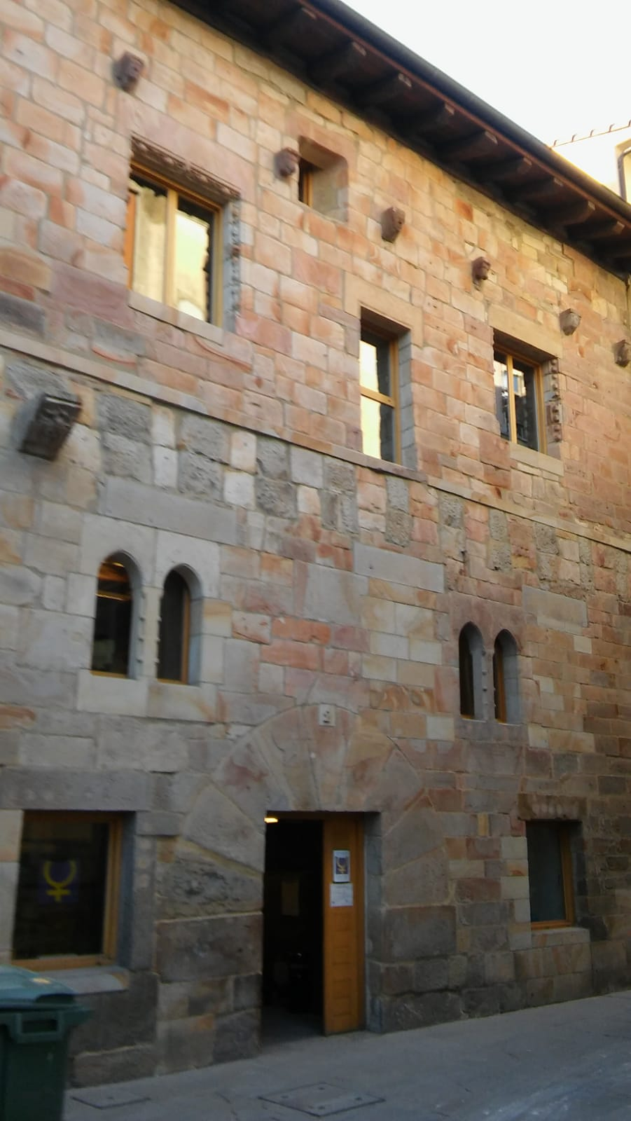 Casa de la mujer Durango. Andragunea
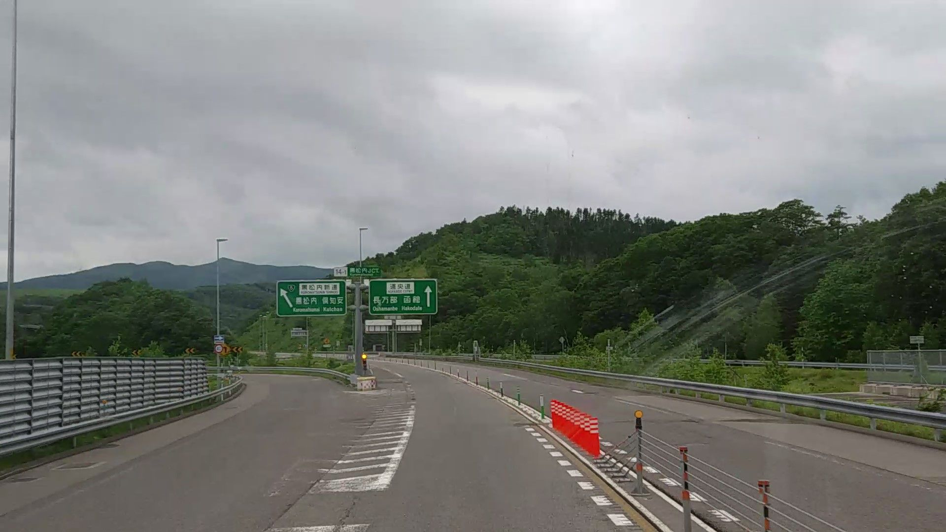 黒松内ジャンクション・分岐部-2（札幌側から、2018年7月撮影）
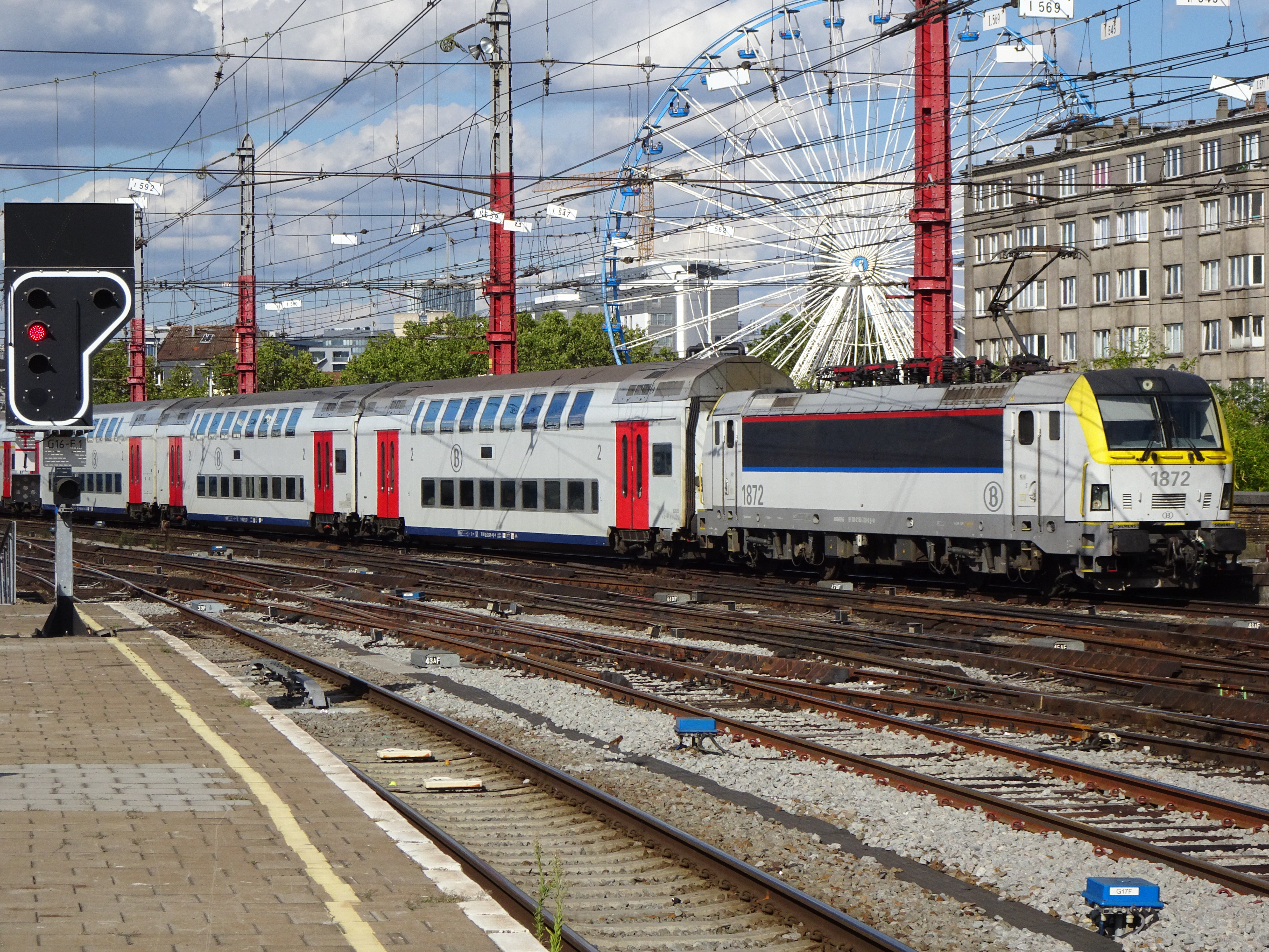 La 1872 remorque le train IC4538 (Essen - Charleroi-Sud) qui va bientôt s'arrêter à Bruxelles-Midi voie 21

• • • • • • •

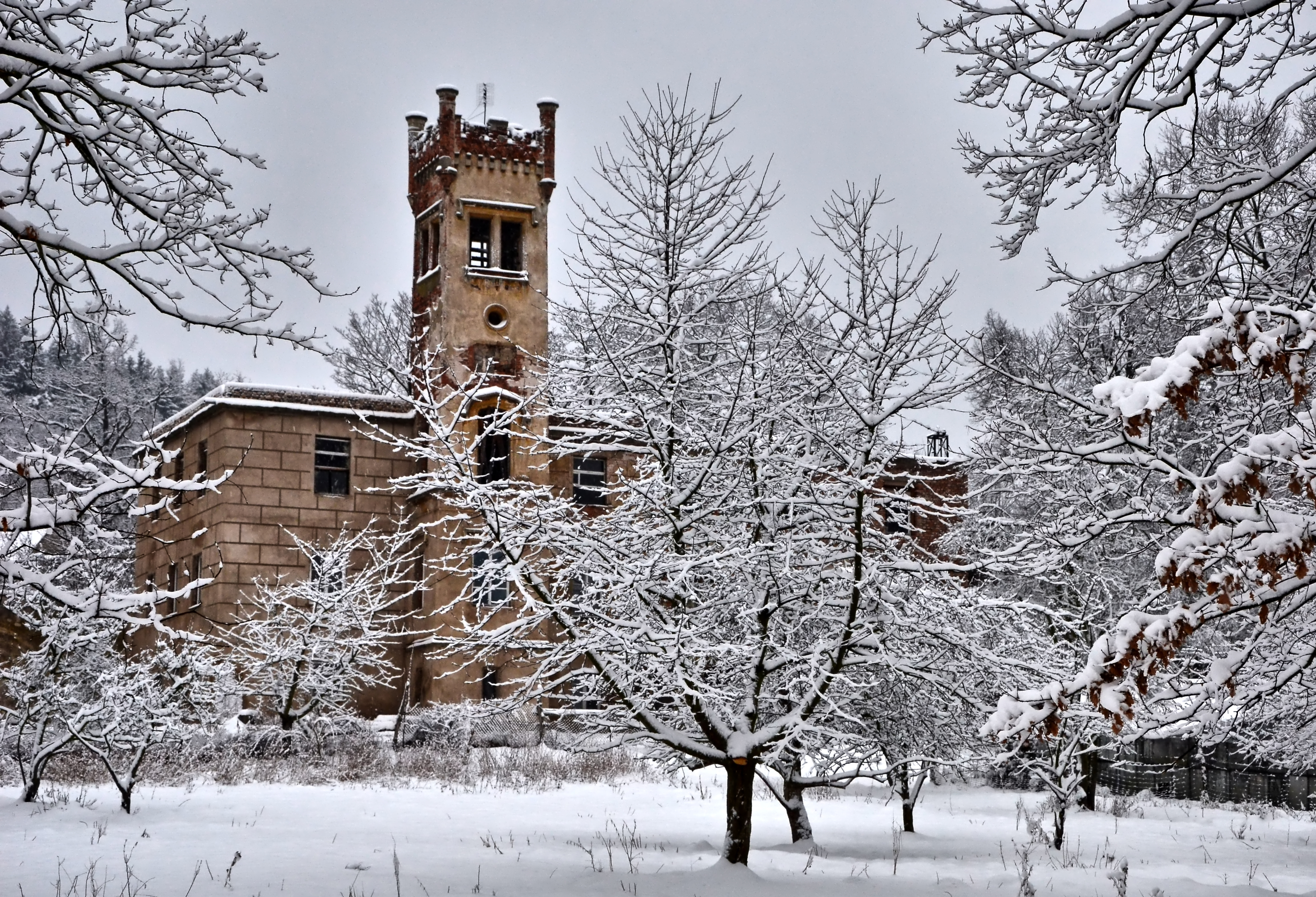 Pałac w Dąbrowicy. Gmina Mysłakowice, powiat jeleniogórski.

• • • • • • •

■ Directions ■
Take the material above from the line containing "Casa de la mujer Durango. Andragunea" up to and including the line containing "La 1872 remorque" and retype it exactly, without any pictures.

■ Result for this exercise ■
 Casa de la mujer Durango. Andragunea
 黒松内ジャンクション・分岐部-2（札幌側から、2018年7月撮影）
 La 1872 remorque le train IC4538 (Essen - Charleroi-Sud) qui va bientôt s'arrêter à Bruxelles-Midi voie 21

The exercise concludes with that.